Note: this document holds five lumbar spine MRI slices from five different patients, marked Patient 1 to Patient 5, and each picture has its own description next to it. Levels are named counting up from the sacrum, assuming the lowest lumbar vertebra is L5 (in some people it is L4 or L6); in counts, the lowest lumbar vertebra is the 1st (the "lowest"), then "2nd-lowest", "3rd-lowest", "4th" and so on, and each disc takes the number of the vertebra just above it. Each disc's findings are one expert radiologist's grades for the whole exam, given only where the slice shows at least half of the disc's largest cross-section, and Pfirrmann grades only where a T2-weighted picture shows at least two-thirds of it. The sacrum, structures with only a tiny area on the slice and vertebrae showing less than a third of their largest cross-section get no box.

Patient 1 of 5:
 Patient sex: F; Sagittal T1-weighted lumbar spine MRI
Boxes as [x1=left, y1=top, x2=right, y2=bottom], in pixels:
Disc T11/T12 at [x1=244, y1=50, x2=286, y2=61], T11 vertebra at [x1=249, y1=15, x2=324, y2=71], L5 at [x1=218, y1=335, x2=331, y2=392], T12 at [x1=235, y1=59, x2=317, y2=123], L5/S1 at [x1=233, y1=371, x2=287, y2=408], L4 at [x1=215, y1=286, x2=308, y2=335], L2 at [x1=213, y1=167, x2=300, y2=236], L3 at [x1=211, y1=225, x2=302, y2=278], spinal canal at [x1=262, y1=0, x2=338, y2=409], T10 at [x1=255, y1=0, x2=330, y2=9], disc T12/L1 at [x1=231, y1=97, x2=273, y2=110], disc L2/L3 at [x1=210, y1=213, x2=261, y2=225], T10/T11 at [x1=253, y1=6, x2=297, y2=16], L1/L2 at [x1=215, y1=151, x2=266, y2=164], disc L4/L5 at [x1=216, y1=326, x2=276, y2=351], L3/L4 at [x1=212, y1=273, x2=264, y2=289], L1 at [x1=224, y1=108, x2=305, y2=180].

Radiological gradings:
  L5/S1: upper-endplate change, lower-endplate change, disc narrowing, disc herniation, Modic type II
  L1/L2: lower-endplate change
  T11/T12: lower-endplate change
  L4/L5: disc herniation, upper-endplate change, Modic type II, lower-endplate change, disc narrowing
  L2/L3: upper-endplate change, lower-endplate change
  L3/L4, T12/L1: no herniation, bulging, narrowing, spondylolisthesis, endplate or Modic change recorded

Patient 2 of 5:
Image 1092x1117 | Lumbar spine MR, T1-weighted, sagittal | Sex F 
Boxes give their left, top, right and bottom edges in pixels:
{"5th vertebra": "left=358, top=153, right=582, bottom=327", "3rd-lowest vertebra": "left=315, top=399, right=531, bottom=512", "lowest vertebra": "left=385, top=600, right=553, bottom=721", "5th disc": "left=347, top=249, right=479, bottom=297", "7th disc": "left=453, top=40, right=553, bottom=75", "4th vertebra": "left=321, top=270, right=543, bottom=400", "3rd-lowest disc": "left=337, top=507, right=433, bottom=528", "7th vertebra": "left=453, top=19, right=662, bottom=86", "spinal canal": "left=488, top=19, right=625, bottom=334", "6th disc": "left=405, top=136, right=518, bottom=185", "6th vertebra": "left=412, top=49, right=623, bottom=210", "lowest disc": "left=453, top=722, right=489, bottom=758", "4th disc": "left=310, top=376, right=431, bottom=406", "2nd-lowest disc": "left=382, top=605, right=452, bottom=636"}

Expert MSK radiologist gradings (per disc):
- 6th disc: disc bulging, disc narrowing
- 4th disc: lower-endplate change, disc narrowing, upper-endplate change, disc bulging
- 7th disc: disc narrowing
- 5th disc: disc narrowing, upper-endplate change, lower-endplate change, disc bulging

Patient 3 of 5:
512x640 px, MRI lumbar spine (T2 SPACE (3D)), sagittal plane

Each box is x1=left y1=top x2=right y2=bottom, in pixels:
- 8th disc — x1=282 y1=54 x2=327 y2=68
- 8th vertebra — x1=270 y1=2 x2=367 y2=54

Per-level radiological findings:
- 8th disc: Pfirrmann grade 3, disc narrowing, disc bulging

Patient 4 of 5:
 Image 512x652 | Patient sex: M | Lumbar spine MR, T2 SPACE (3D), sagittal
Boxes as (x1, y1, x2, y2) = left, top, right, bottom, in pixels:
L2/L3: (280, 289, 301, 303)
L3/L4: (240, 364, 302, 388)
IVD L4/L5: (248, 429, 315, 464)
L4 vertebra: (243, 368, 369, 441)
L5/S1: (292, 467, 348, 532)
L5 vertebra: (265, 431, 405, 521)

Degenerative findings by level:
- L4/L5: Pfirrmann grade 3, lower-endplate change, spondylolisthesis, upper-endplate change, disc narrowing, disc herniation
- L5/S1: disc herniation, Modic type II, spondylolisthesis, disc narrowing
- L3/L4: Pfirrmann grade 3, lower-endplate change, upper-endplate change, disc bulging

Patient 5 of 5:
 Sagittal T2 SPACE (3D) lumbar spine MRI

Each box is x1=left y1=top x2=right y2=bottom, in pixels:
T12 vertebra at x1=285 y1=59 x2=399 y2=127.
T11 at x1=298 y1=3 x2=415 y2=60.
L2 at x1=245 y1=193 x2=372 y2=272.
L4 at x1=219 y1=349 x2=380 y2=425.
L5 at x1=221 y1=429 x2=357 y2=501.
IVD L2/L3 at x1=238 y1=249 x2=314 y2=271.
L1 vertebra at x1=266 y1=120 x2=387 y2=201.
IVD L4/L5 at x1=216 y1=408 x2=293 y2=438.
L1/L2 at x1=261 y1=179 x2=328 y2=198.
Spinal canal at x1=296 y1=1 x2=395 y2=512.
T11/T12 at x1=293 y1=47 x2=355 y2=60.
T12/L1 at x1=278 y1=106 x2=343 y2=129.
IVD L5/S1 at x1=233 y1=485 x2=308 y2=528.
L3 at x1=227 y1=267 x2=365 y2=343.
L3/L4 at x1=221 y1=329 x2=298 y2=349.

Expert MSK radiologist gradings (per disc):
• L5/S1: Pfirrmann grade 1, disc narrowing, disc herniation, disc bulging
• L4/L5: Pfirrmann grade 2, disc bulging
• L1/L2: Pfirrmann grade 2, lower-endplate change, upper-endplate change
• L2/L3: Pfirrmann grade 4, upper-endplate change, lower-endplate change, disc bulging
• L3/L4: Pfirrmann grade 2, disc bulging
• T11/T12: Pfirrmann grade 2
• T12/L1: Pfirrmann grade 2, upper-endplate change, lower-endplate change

········

WHAT YOU HAVE TO DO: All of the material above must be transcribed exactly, with no line dropped.

SOLUTION TO THE PROBLEM:
Note: this document holds five lumbar spine MRI slices from five different patients, marked Patient 1 to Patient 5, and each picture has its own description next to it. Levels are named counting up from the sacrum, assuming the lowest lumbar vertebra is L5 (in some people it is L4 or L6); in counts, the lowest lumbar vertebra is the 1st (the "lowest"), then "2nd-lowest", "3rd-lowest", "4th" and so on, and each disc takes the number of the vertebra just above it. Each disc's findings are one expert radiologist's grades for the whole exam, given only where the slice shows at least half of the disc's largest cross-section, and Pfirrmann grades only where a T2-weighted picture shows at least two-thirds of it. The sacrum, structures with only a tiny area on the slice and vertebrae showing less than a third of their largest cross-section get no box.

Patient 1 of 5:
 Patient sex: F; Sagittal T1-weighted lumbar spine MRI
Boxes as [x1=left, y1=top, x2=right, y2=bottom], in pixels:
Disc T11/T12 at [x1=244, y1=50, x2=286, y2=61], T11 vertebra at [x1=249, y1=15, x2=324, y2=71], L5 at [x1=218, y1=335, x2=331, y2=392], T12 at [x1=235, y1=59, x2=317, y2=123], L5/S1 at [x1=233, y1=371, x2=287, y2=408], L4 at [x1=215, y1=286, x2=308, y2=335], L2 at [x1=213, y1=167, x2=300, y2=236], L3 at [x1=211, y1=225, x2=302, y2=278], spinal canal at [x1=262, y1=0, x2=338, y2=409], T10 at [x1=255, y1=0, x2=330, y2=9], disc T12/L1 at [x1=231, y1=97, x2=273, y2=110], disc L2/L3 at [x1=210, y1=213, x2=261, y2=225], T10/T11 at [x1=253, y1=6, x2=297, y2=16], L1/L2 at [x1=215, y1=151, x2=266, y2=164], disc L4/L5 at [x1=216, y1=326, x2=276, y2=351], L3/L4 at [x1=212, y1=273, x2=264, y2=289], L1 at [x1=224, y1=108, x2=305, y2=180].

Radiological gradings:
  L5/S1: upper-endplate change, lower-endplate change, disc narrowing, disc herniation, Modic type II
  L1/L2: lower-endplate change
  T11/T12: lower-endplate change
  L4/L5: disc herniation, upper-endplate change, Modic type II, lower-endplate change, disc narrowing
  L2/L3: upper-endplate change, lower-endplate change
  L3/L4, T12/L1: no herniation, bulging, narrowing, spondylolisthesis, endplate or Modic change recorded

Patient 2 of 5:
Image 1092x1117 | Lumbar spine MR, T1-weighted, sagittal | Sex F 
Boxes give their left, top, right and bottom edges in pixels:
{"5th vertebra": "left=358, top=153, right=582, bottom=327", "3rd-lowest vertebra": "left=315, top=399, right=531, bottom=512", "lowest vertebra": "left=385, top=600, right=553, bottom=721", "5th disc": "left=347, top=249, right=479, bottom=297", "7th disc": "left=453, top=40, right=553, bottom=75", "4th vertebra": "left=321, top=270, right=543, bottom=400", "3rd-lowest disc": "left=337, top=507, right=433, bottom=528", "7th vertebra": "left=453, top=19, right=662, bottom=86", "spinal canal": "left=488, top=19, right=625, bottom=334", "6th disc": "left=405, top=136, right=518, bottom=185", "6th vertebra": "left=412, top=49, right=623, bottom=210", "lowest disc": "left=453, top=722, right=489, bottom=758", "4th disc": "left=310, top=376, right=431, bottom=406", "2nd-lowest disc": "left=382, top=605, right=452, bottom=636"}

Expert MSK radiologist gradings (per disc):
- 6th disc: disc bulging, disc narrowing
- 4th disc: lower-endplate change, disc narrowing, upper-endplate change, disc bulging
- 7th disc: disc narrowing
- 5th disc: disc narrowing, upper-endplate change, lower-endplate change, disc bulging

Patient 3 of 5:
512x640 px, MRI lumbar spine (T2 SPACE (3D)), sagittal plane

Each box is x1=left y1=top x2=right y2=bottom, in pixels:
- 8th disc — x1=282 y1=54 x2=327 y2=68
- 8th vertebra — x1=270 y1=2 x2=367 y2=54

Per-level radiological findings:
- 8th disc: Pfirrmann grade 3, disc narrowing, disc bulging

Patient 4 of 5:
 Image 512x652 | Patient sex: M | Lumbar spine MR, T2 SPACE (3D), sagittal
Boxes as (x1, y1, x2, y2) = left, top, right, bottom, in pixels:
L2/L3: (280, 289, 301, 303)
L3/L4: (240, 364, 302, 388)
IVD L4/L5: (248, 429, 315, 464)
L4 vertebra: (243, 368, 369, 441)
L5/S1: (292, 467, 348, 532)
L5 vertebra: (265, 431, 405, 521)

Degenerative findings by level:
- L4/L5: Pfirrmann grade 3, lower-endplate change, spondylolisthesis, upper-endplate change, disc narrowing, disc herniation
- L5/S1: disc herniation, Modic type II, spondylolisthesis, disc narrowing
- L3/L4: Pfirrmann grade 3, lower-endplate change, upper-endplate change, disc bulging

Patient 5 of 5:
 Sagittal T2 SPACE (3D) lumbar spine MRI

Each box is x1=left y1=top x2=right y2=bottom, in pixels:
T12 vertebra at x1=285 y1=59 x2=399 y2=127.
T11 at x1=298 y1=3 x2=415 y2=60.
L2 at x1=245 y1=193 x2=372 y2=272.
L4 at x1=219 y1=349 x2=380 y2=425.
L5 at x1=221 y1=429 x2=357 y2=501.
IVD L2/L3 at x1=238 y1=249 x2=314 y2=271.
L1 vertebra at x1=266 y1=120 x2=387 y2=201.
IVD L4/L5 at x1=216 y1=408 x2=293 y2=438.
L1/L2 at x1=261 y1=179 x2=328 y2=198.
Spinal canal at x1=296 y1=1 x2=395 y2=512.
T11/T12 at x1=293 y1=47 x2=355 y2=60.
T12/L1 at x1=278 y1=106 x2=343 y2=129.
IVD L5/S1 at x1=233 y1=485 x2=308 y2=528.
L3 at x1=227 y1=267 x2=365 y2=343.
L3/L4 at x1=221 y1=329 x2=298 y2=349.

Expert MSK radiologist gradings (per disc):
• L5/S1: Pfirrmann grade 1, disc narrowing, disc herniation, disc bulging
• L4/L5: Pfirrmann grade 2, disc bulging
• L1/L2: Pfirrmann grade 2, lower-endplate change, upper-endplate change
• L2/L3: Pfirrmann grade 4, upper-endplate change, lower-endplate change, disc bulging
• L3/L4: Pfirrmann grade 2, disc bulging
• T11/T12: Pfirrmann grade 2
• T12/L1: Pfirrmann grade 2, upper-endplate change, lower-endplate change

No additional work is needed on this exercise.